11/05/11-  Começa hoje, em diversos países, o movimento “Década de Ação pela Segurança no Trânsito 2011-2020”, promovido pela Organização Mundial de Saúde, com o objetivo de reduzir lesões e mortes por acidentes. O Departamento Científico (DC) de Segurança da Criança e do Adolescente da SBP apóia a iniciativa e seu presidente, dr. Aramis Lopes Neto, lembra que os acidentes de trânsito são a principal causa de óbito entre crianças e adolescentes de cinco a 14 anos, ultrapassando as doenças em geral e até mesmo as situações de violência. Entre as mortes acidentais, as causadas no trânsito respondem por mais de 50%, acometendo principalmente crianças, adolescentes, adultos jovens e idosos.

Além disso, o presidente do DC de Segurança salienta que “os recursos de proteção a pedestres não são eficazes e não há sistemas de vigilância e medidas punitivas capazes de inibir a imprudência dos motoristas em geral. Por isso, os atropelamentos causam a maioria das mortes no trânsito e entre as vítimas já estão crianças de um a quatro anos de idade. Entre os jovens de 15 a 29 anos, crescem assustadoramente os registros de mortes de motociclistas, consequência não apenas do aumento da circulação desse tipo de veículo, como também da falta de vigilância quanto ao uso de equipamentos de segurança adequados e de regulamentações específicas para esse meio de transporte”.

O Departamento Segurança da SBP defende a criação, aperfeiçoamento e aplicação efetiva das medidas voltadas à prevenção e redução da mortalidade e danos causados por acidentes de trânsito.  São considerados prioritários para a proteção de crianças e adolescentes a obrigatoriedade do uso de capacetes, cintos de segurança, assentos restritivos adequados a cada idade e a acomodação sempre no banco traseiro dos veículos.

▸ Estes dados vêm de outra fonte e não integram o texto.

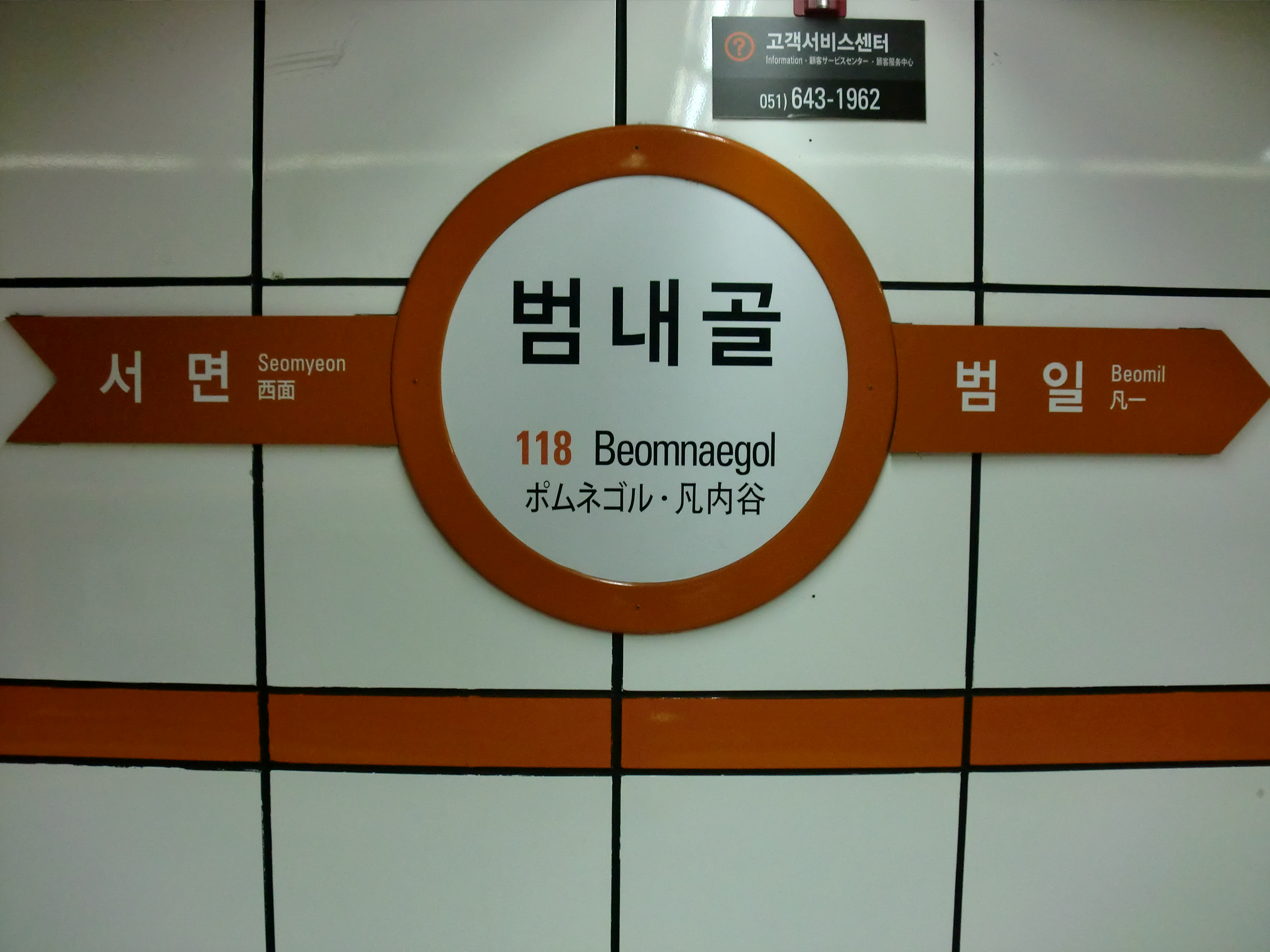 부산도시철도 1호선 범내골역의 역명판
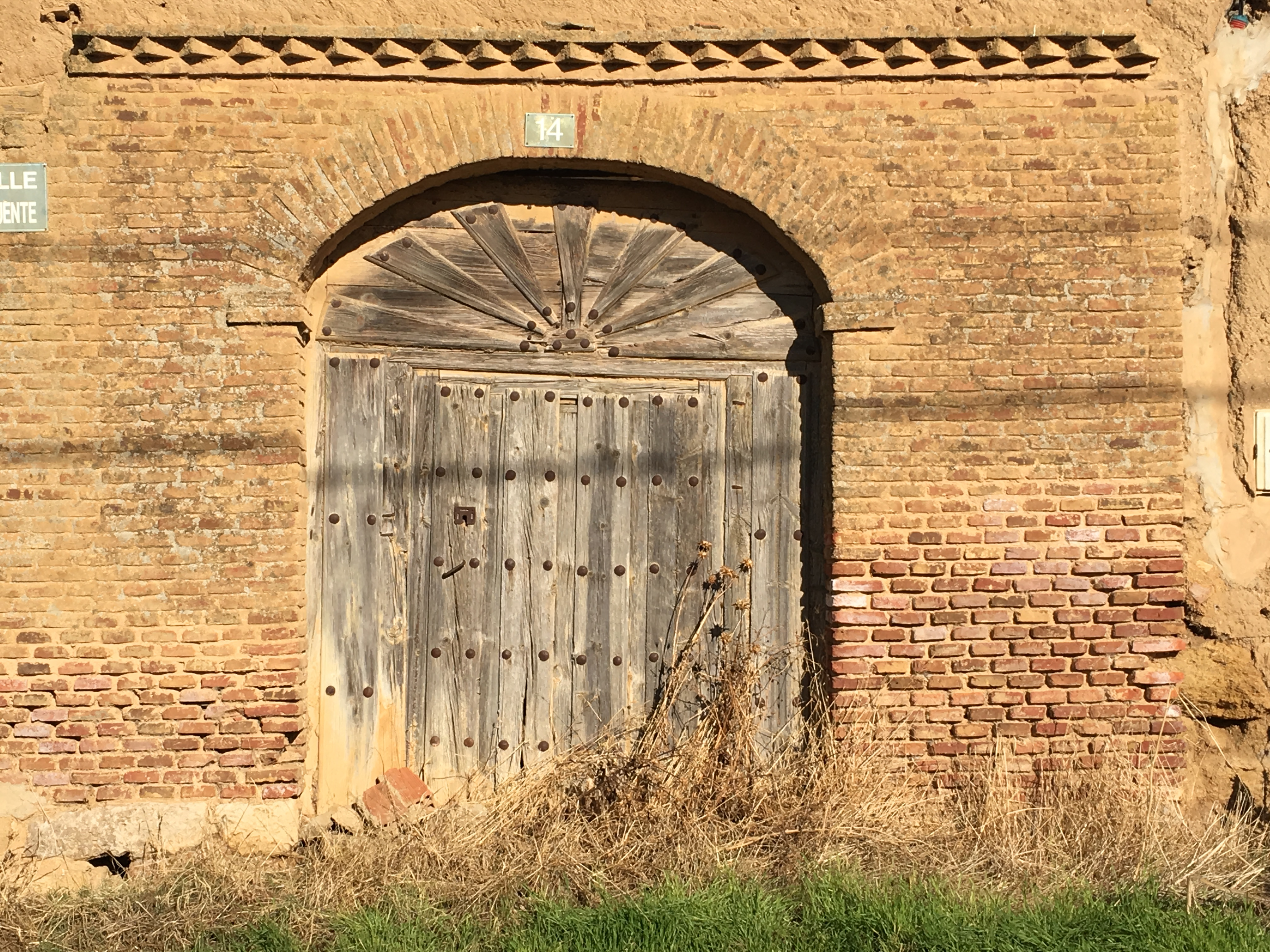 Villaesper Milenario

“Cabe ressaltar a necessidade de medidas gerais, voltadas para a exigência do respeito às leis de trânsito, em particular o impedimento da direção sob efeito de álcool, além de outras ações imprudentes, que devem ser reprimidas com veemência, com base em legislação que proteja as vítimas em potencial.  Novas medidas para maior segurança de pedestres, motociclistas e ciclistas – ao invés do olhar voltado unicamente aos motoristas e passageiros –, tornaram-se prioritárias, diante do fato de que vem desse grupo mais de 50% das vítimas fatais no trânsito”, ressalta também o dr. Aramis.

São fundamentais também “providências voltadas para a adequação dos serviços de atendimento  de emergência, tanto no local do acidente, quanto no ambiente hospitalar. A disponibilidade de atenção especializada para crianças e adolescentes vitimados, com profissionais treinados e equipamentos específicos, permite a melhor recuperação e a minimização das lesões decorrentes dos traumatismos adquiridos no acidente”, conclui.